Toutes les interactions clients ne méritent pas d'être mémorables
Une interaction client réussie n'a pas toujours vocation à laisser une trace. Pour les démarches simples, la meilleure expérience est souvent celle qui demande si peu d'effort qu'on l'oublie aussitôt.
Dans son étude The Forces of Customer Experience 2026, Ipsos observe que près de la moitié des interactions clients sont neutres et ne laissent aucun souvenir particulier.
Je pense que c’est très bien comme ça !
Demander une facture, modifier une adresse ou récupérer un justificatif ne devrait pas devenir une expérience. Le client veut simplement que ça fonctionne, vite et sans effort.
Prenons un cas banal. Un couple vit à la même adresse, mais les deux personnes portent des noms différents. L’une demande un document attaché au contrat de l’autre. Les règles de protection des données imposent certaines vérifications.
Si le parcours est bien conçu, la contrainte reste presque invisible. Sinon, le client apprend qu’il n’est pas le bon titulaire, doit recommencer sa demande puis fournir une nouvelle information.
L’entreprise respecte les mêmes règles dans les deux cas. Dans le second, elle fait simplement porter au client le poids de sa propre organisation.

Cessons de vouloir enrichir chaque contact
Certains services clients continuent à empiler les étapes: questions imposées par le script, proposition commerciale, vérification supplémentaire, annonce de l’enquête de satisfaction.
Chaque étape a probablement (plus ou moins) une justification interne. Ensemble, elles transforment une demande simple en échange inutilement long.
Même chose avec les transferts. Pour l’entreprise, ils correspondent à une organisation logique des compétences. Pour le client, ils signifient attendre une deuxième fois et répéter son problème !
La spécialisation interne n’a aucune valeur pour lui. Il mesure uniquement l’effort demandé.
Ipsos place justement la certitude, le contrôle et le sentiment d’être traité équitablement parmi les fondamentaux de l’expérience client. C’est exactement cela : des fondamentaux.
Quand ils sont présents, personne ne s’extasie. Quand ils disparaissent, le client s’en souvient.
Tous les moments ne se valent pas
Une copie de facture et un prélèvement rejeté peuvent représenter deux opérations très simples côté entreprise. Côté client, elles n’ont rien d’équivalent.
Un prélèvement rejeté peut signifier un découvert, des frais ou une situation financière inconfortable que le client n’a aucune envie d’expliquer.
Dans ce type de moment, l’entreprise doit être présente, humaine.
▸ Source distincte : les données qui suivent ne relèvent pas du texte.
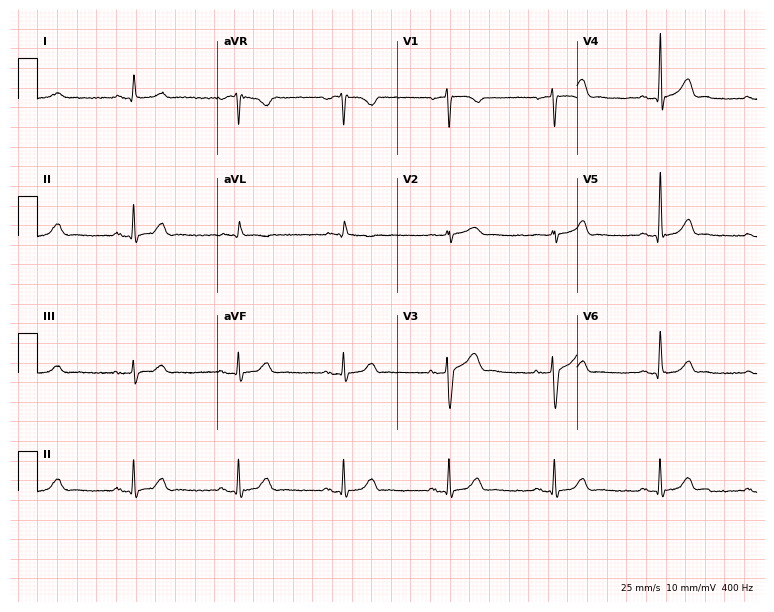
Electrocardiogram (7.3-second recording at 400 Hz), a 72-year-old man. Of the six screened findings (first-degree AV block, right bundle branch block, left bundle branch block, sinus bradycardia, atrial fibrillation, sinus tachycardia), none is recorded.
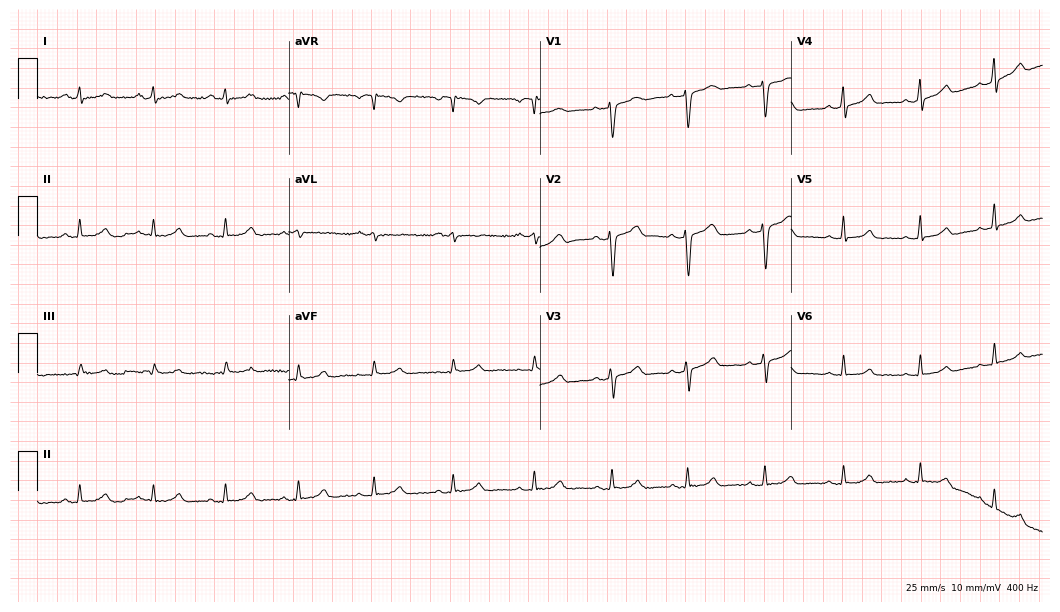
Standard 12-lead ECG recorded from a 33-year-old female patient. Read as a normal ECG.
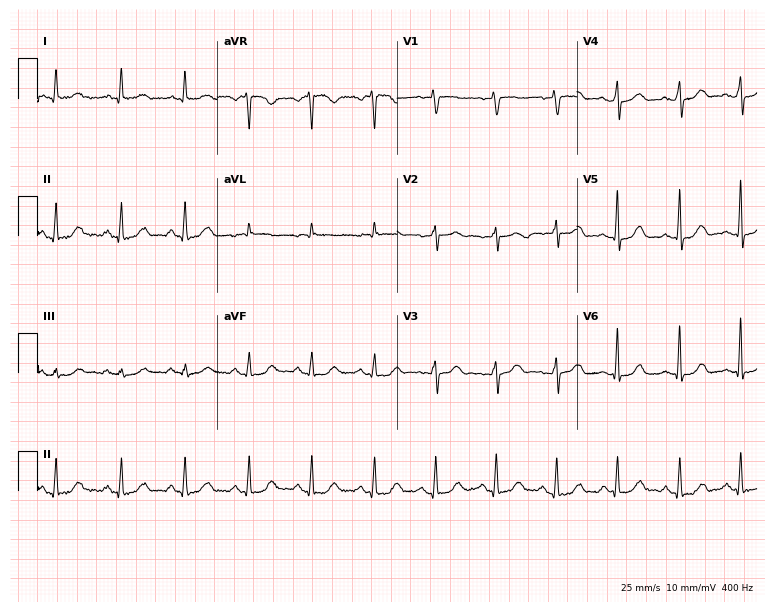
Electrocardiogram, a female patient, 60 years old. Of the six screened findings (first-degree AV block, right bundle branch block, left bundle branch block, sinus bradycardia, atrial fibrillation, sinus tachycardia), none is recorded. Findings outside these six are not listed.
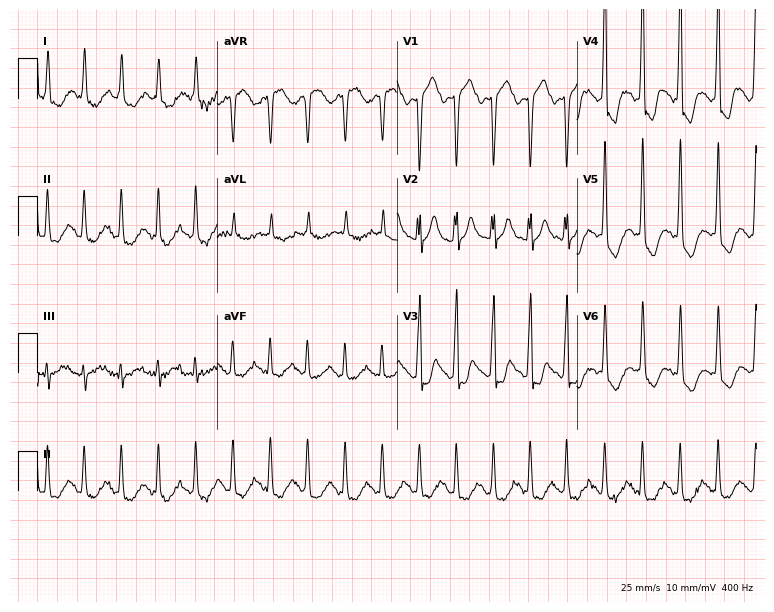
12-lead ECG (7.3-second recording at 400 Hz) from a female patient, 62 years old. Screened for six findings — first-degree AV block, right bundle branch block, left bundle branch block, sinus bradycardia, atrial fibrillation, sinus tachycardia — none is recorded.
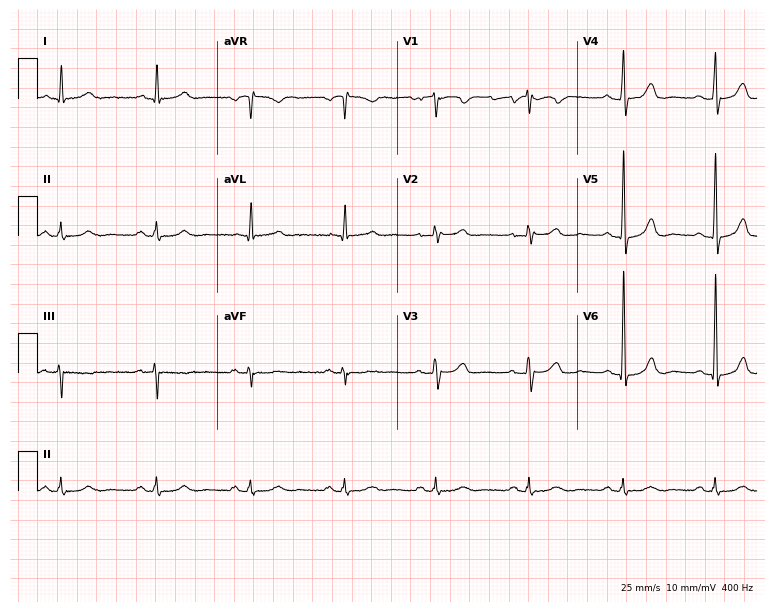
Standard 12-lead ECG recorded from a 69-year-old male (7.3-second recording at 400 Hz). Read as a normal ECG.

Les sujets liés à l’argent, au produit, au confort ou à une situation personnelle sensible méritent davantage d’attention et de flexibilité. Les premiers contacts aussi, une première mauvaise expérience installe très vite le doute sur tout ce qui suivra.
C’est ici qu’un "bon" service client peut réellement faire la différence: comprendre vite, éviter les transferts, prendre le sujet en charge jusqu’au bout et adapter l’échange à ce que vit le client.
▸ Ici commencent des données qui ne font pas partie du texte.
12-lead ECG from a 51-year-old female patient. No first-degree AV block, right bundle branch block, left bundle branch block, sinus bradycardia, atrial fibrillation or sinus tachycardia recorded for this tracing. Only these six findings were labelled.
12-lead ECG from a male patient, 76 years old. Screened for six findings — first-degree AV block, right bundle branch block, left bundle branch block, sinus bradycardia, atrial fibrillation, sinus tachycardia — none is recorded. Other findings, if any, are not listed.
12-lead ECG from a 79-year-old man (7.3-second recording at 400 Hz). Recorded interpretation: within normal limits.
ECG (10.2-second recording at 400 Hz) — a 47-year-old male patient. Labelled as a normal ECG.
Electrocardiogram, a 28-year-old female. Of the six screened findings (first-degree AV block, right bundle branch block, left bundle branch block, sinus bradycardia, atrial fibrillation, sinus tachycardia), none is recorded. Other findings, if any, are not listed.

Pas besoin de transformer chaque appel en moment exceptionnel. Il faut être bon quand cela compte réellement.

La CSAT ne voit pas tout
Cette hiérarchie des interactions pose aussi un problème de mesure.
Le client qui voulait une réponse en trente secondes et qui l’a obtenue n’a souvent aucune envie de répondre à une enquête de satisfaction. Son expérience idéale était justement de passer à autre chose.
À l’inverse, les expériences très positives ou très négatives poussent davantage à s’exprimer.
Une CSAT moyenne mélange donc des situations qui n’avaient ni la même importance ni les mêmes attentes.
Ipsos observe d’ailleurs un écart très fort entre les clients simplement satisfaits sur le plan fonctionnel et ceux qui développent un attachement émotionnel: dans l’étude, l’indice de rétention passe de 53 à 77 et le NPS de 31 à 67.
La bonne conclusion n’est pas qu’il faut créer de l’émotion partout, c’est qu’un service client mature doit savoir où investir son énergie.
Sur les démarches ordinaires: moins d’étapes, moins d’attente, moins d’effort.
Sur les moments importants: plus d’attention, plus d’autonomie et plus d’humain.
Créer de l’enchantement au bon moment. Le reste du temps, savoir humblement se faire oublier.